В эпоху молчания еще можно было работать в стол. Опасно, страшно, голодно — но почетно и важно. Россия не сможет остаться прежней… Зарезали за то, что был опасен… Теперь проще. Не купят — и умойся.
И возникает стоячая волна. Привыкший бить морду человек почитает жизненным лишь то искусство, где бьют морду, — и непроизвольно субсидирует его расширенное воспроизводство. А спектакли, кино, книги, где бьют морду, исподволь убеждают, что это и есть обычная, нормальная, без выдумок и вычур, жизнь, и все, в сущности, отвратительны, и надо, чуть что, бить морду.
Слава тем, кто пытается хоть как-то сопротивляться. Кто хотя бы не поддается. Кто обращается к другим и индуцирует другое.
Слава тем, кто за другое платит.
Круг седьмой. 1994
ГИМН СОВЕТСКОМУ СОЮЗУ В ТРЕХ ЧАСТЯХ
1. ПОЭТ В РОССИИ БОЛЬШЕ, ЧЕМ АКЫН
«Поэт в России больше… чем?..»
(«Нева», 1994, № 5–6)
Литература продолжает без устали доругиваться с проклятым тоталитарным прошлым. Возникает впечатление, что с ним никак не хочется расставаться; оно, похоже, обладает какой-то необъяснимой притягательностью для писателей. Конечно, многие просто пытаются договорить то, что не успели, или не сумели, или не решились сказать вовремя. Но пуповина куда существеннее.
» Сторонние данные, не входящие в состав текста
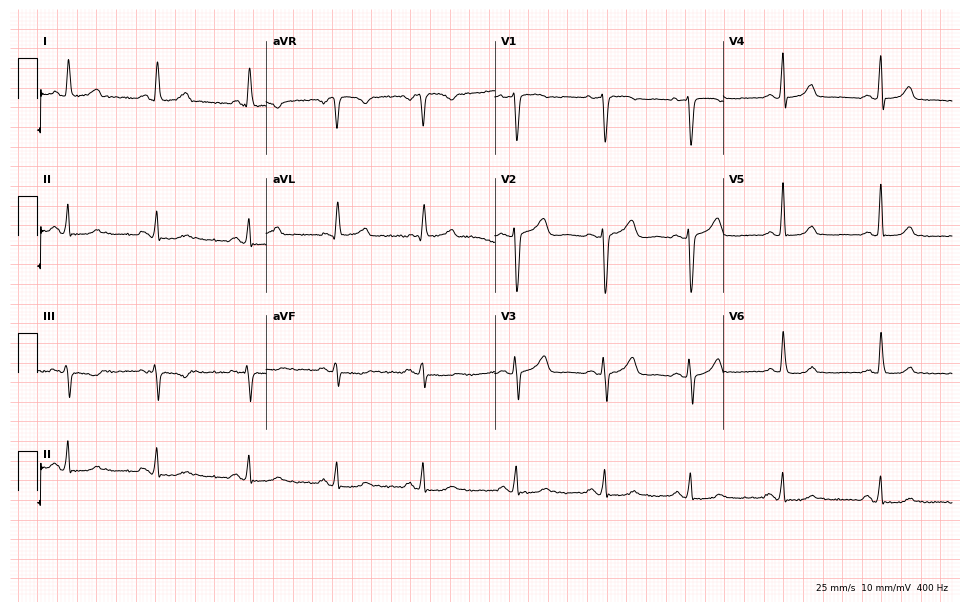
Standard 12-lead ECG recorded from a 57-year-old woman. Read as a normal ECG.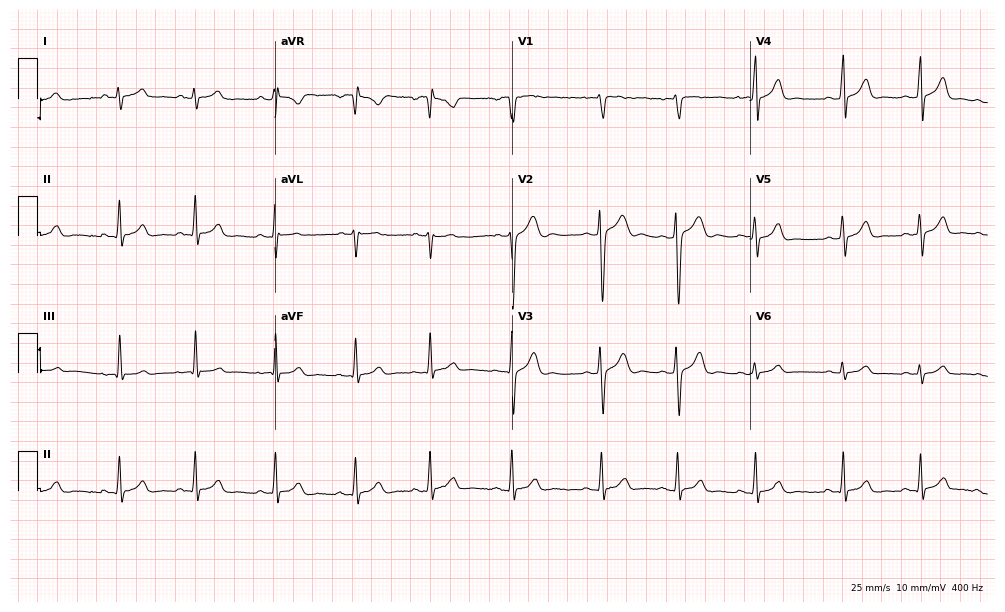
12-lead ECG (9.7-second recording at 400 Hz) from a female, 57 years old. Labelled as a normal ECG.

По меньшей мере века полтора у нас бытовало — и в среде интеллигенции господствовало — убеждение, согласно которому, коротко говоря, поэт в России больше, чем поэт. Многим лучшим литераторам многих поколений вера в грандиозность функций словесности давала силы жить, творить, преодолевать препоны и рогатки цензуры, сносить одиночество, гонения и лишения… За словами Солженицина — по прочтении «ГУЛага» Россия не сможет остаться прежней — стоит именно убежденность в том, что литература способна впрямую, непосредственно влиять на общество, и литератор является чем-то вроде социального демиурга. Убежденность эту непроизвольно пускал в дело Сталин — сам, возможно, ее разделяя, — когда назначал писателей инженерами человеческих душ и ставил перед ними задачи соответственные. А уж если она оказалась актуальна для столь разных людей, значит, является чрезвычайно существенной для культуры, пропитала ее насквозь и воспринимается безоговорочно. Полагать иначе — почти то же самое, что полагать, будто солнце не взращивает все живое, а укладывает асфальт.
Что же это за убежденность такая?
Строго говоря, на определенном этапе исторического развития поэт больше, чем поэт в любой стране и у любого народа. Гомер был куда больше, чем поэт. Цюй Юань и Ли Бо были куда были куда больше, чем поэты. Матфей, Марк, Лука и Иоанн были куда больше, чем мемуаристы; разница в масштабах между их произведениями и, скажем, симоновским «Глазами человека моего поколения» обусловлена не только колоссальной разницей в масштабах описанных личностей — Христа и дяди Джо — но и грандиозной разницей в масштабах выполнявшихся — и выполняемых — данными текстами социально-культурных функций. В традиционных обществах, обществах восточного типа, обществах просто деспотических, где нет ни легальной оппозиции, ни независимых от практических нужд государства науки и публицистики, их функции выполняются почти исключительно литературой.
На этом этапе проблема взаимоотношений между правителем и подданными занимает в литературе одно из центральных мест. В тридцатых годах прошлого века знаменитый демократ Белинский писал: «В царе наша свобода, потому что от него наша новая цивилизация, наше просвещение так же, как от него наша жизнь. Безусловное повиновение царской власти есть не одна польза и необходимость, но и высшая поэзия нашей жизни, наша народность». Сходно высказывался Надеждин: «У нас одна вечная неизменная стихия: царь! Одно начало всей народной жизни: святая любовь к царю! Наша история была доселе великою поэмою, в которой один герой, одно действующее лицо». Симптоматично то, что в качестве громовых метафор в подобных случаях обязательно используются литературные термины: поэзия, поэма… Литература — куда больше, чем литература. Литератор — куда больше, чем литератор, он апостол. Апостол государственности.
Можно быть и апостолом антигосударственности, это лишь правое и левое колеса прицепленного к локомотиву истории вагона-ресторана идеологии. В свое время Хайям шутил изысканно и горько:
Грустен я был и попросил: «Зульфакар!
Произнеси мне афоризм, Зульфакар».
«Шах справедлив», — ты ответил без тени улыбки.
Как ты меня вдруг рассмешил, Зульфакар!